Inference Prediction:

‘No left turn’ ❌

Inference Prediction:

‘No right turn’ ✅

Ground Truth:

‘No left turn’

Inference Prediction:

‘No right turn’ ❌

Inference Prediction:

‘No left turn’ ✅

Ground Truth:

‘No left turn’

Inference Prediction:

‘No U turn’ ❌

Inference Prediction:

‘No U turn’ ❌

What Did We Learn?

In this article we showed how we can improve model performance by focusing on the data quality of your Roboflow dataset.

We started by training a baseline model using Roboflow Train, then we uncovered dataset issues using the Tenyks platform. After fixing these issues with the Roboflow annotation tool, we trained a new model that showed better performance.

Figure 21. Roboflow & Tenyks model performance pipeline

Our improved model was not perfect, we can see on Table 2 that this new model still fails to discriminate between ‘No Left Turn’ and ‘No U Turn’ classes. One approach to fix this problem might be to add more training examples of these classes, so that the model can learn to distinguish between the two.

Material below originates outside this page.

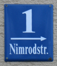 Beispiel für ein Hausnummernschild in München
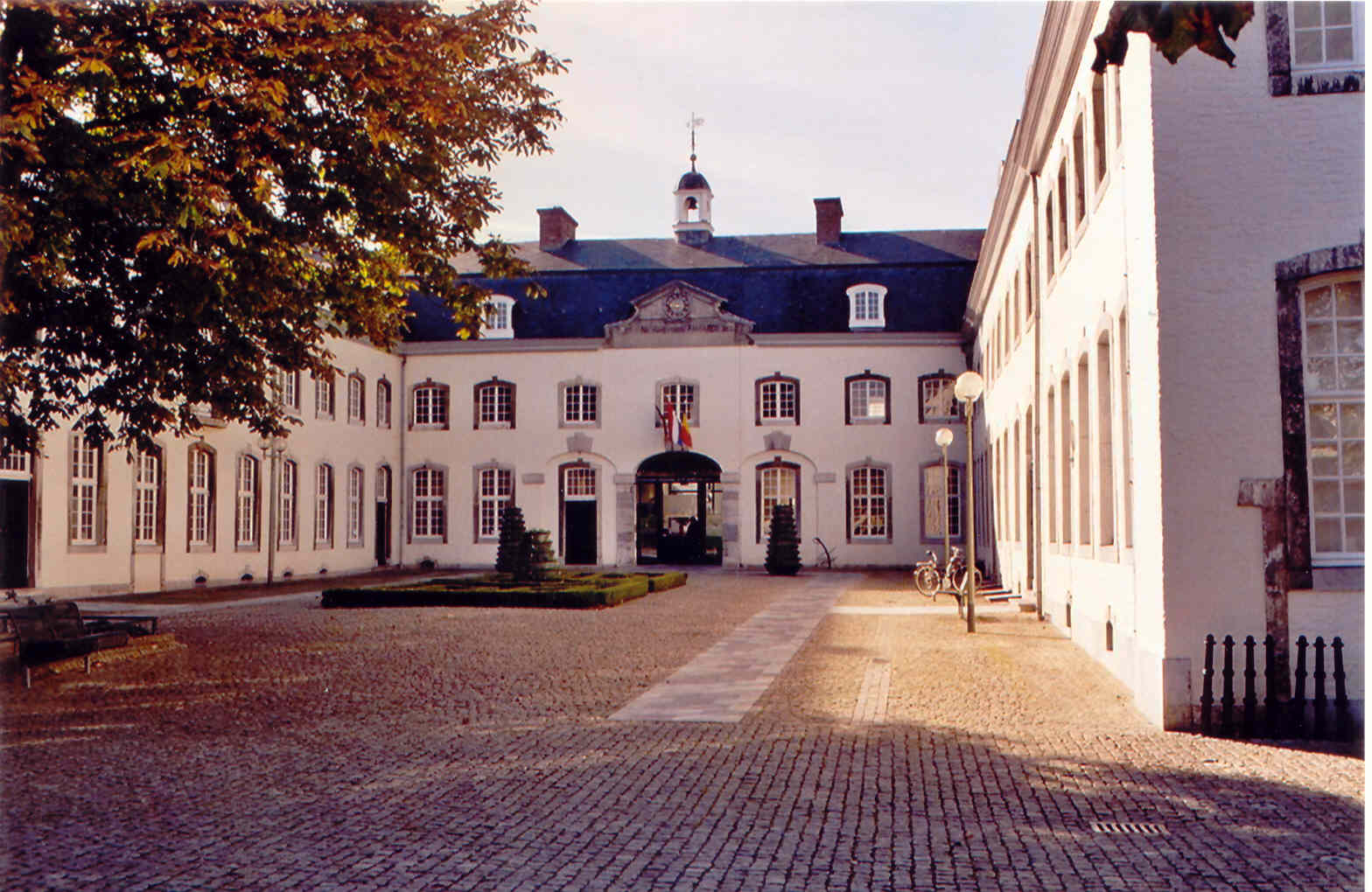 Tuchverlegergebäude Johann Arnold Clermont (1728-1795), erbaut von Joseph Moretti in Vaals, heute Sitz der Gemeindeverwaltung

As we showed, a naive inference test can help you assess whether your “high mAP” model is as good as it seems on paper. This basic yet effective approach can truly help you to drive your model debugging in the right direction.

As we said earlier, Roboflow and Tenyks is a match made in heaven, and you can improve your model performance with a combination of both.